> Supplied data

=-=-=

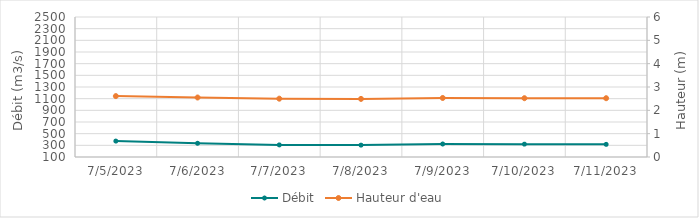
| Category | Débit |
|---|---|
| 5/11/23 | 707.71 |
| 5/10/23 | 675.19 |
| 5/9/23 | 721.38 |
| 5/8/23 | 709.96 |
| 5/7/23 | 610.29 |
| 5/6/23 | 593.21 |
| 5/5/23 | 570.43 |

=-=-=

> What this task involves
The copy you produce must hold all the records above exactly and none of their pictures.

> Answer to the exercise
| Category | Débit |
|---|---|
| 5/11/23 | 707.71 |
| 5/10/23 | 675.19 |
| 5/9/23 | 721.38 |
| 5/8/23 | 709.96 |
| 5/7/23 | 610.29 |
| 5/6/23 | 593.21 |
| 5/5/23 | 570.43 |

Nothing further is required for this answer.